- **REQUIRED WORK**
Repeat the listing verbatim. Drop any pictures.

--- SOURCE MATERIAL Enclosed Below ---

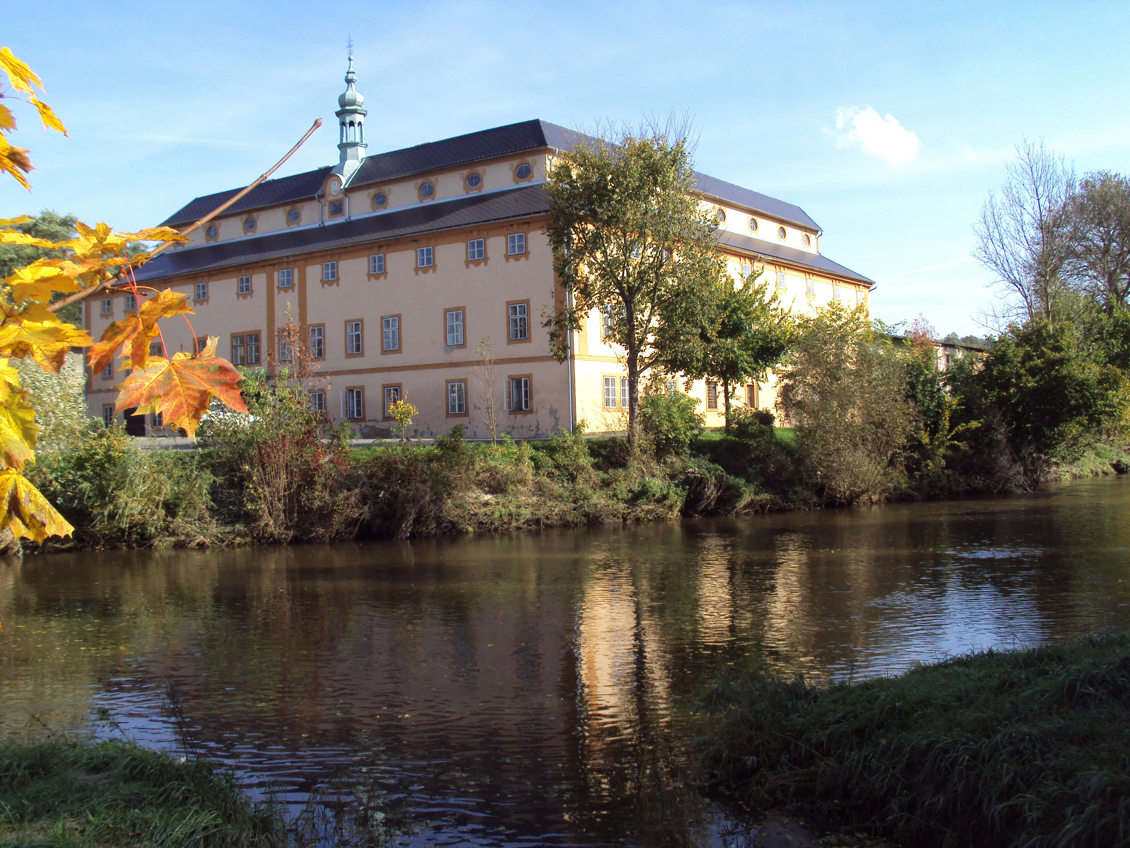 Zámek od Ploučnice, od mostu
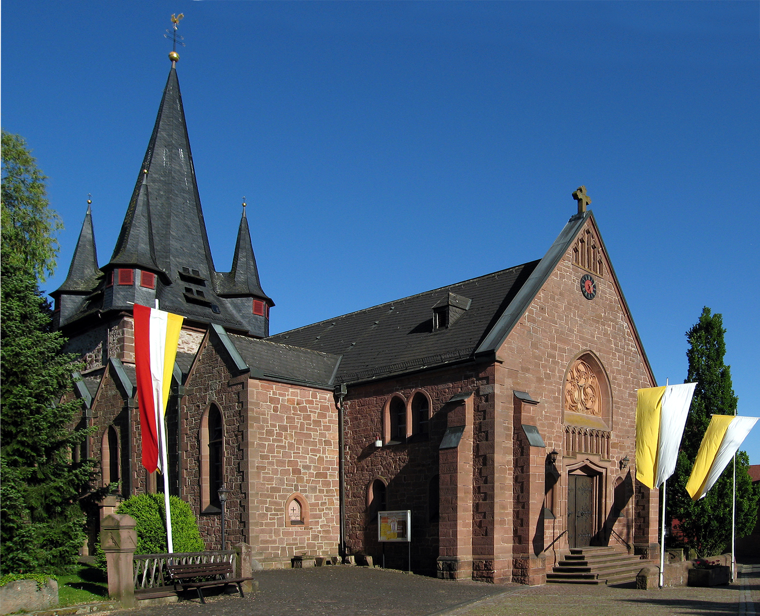 Church of Bauerbach
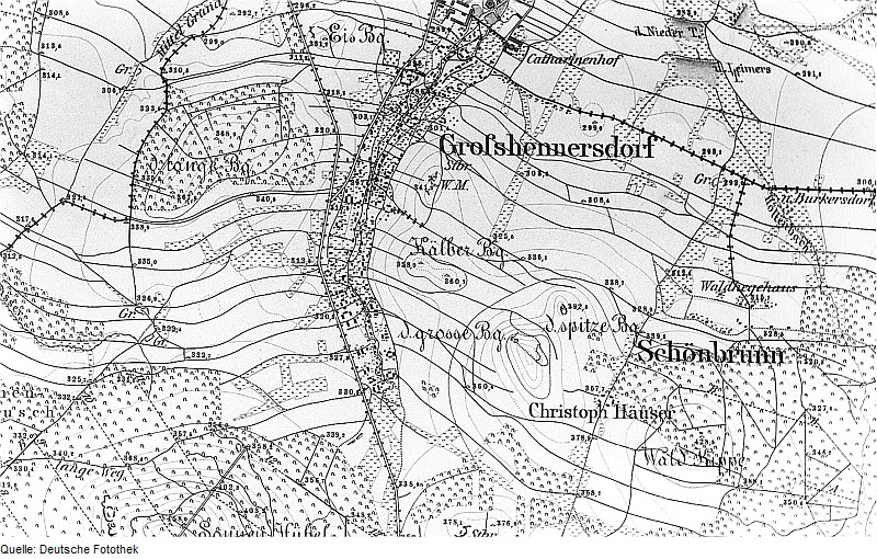 Original image description from the Deutsche Fotothek Großhennersdorf. Meßtischblatt, Sekt. Löbau, 1884
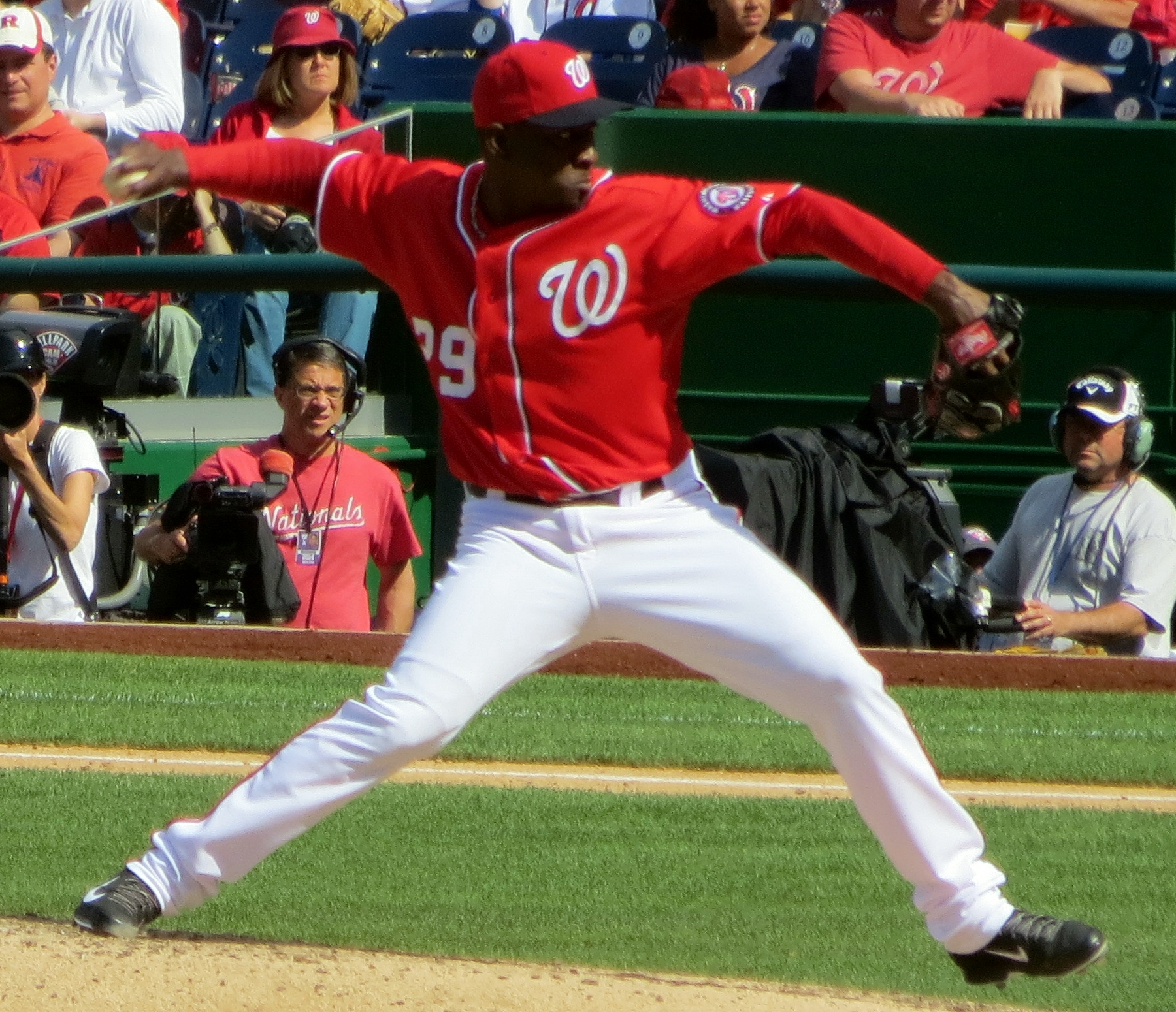 Rafael Soriano

--- End of Enclosed SOURCE MATERIAL ---

- **OUTPUT**
 Zámek od Ploučnice, od mostu
 Church of Bauerbach
 Original image description from the Deutsche Fotothek Großhennersdorf. Meßtischblatt, Sekt. Löbau, 1884
 Rafael Soriano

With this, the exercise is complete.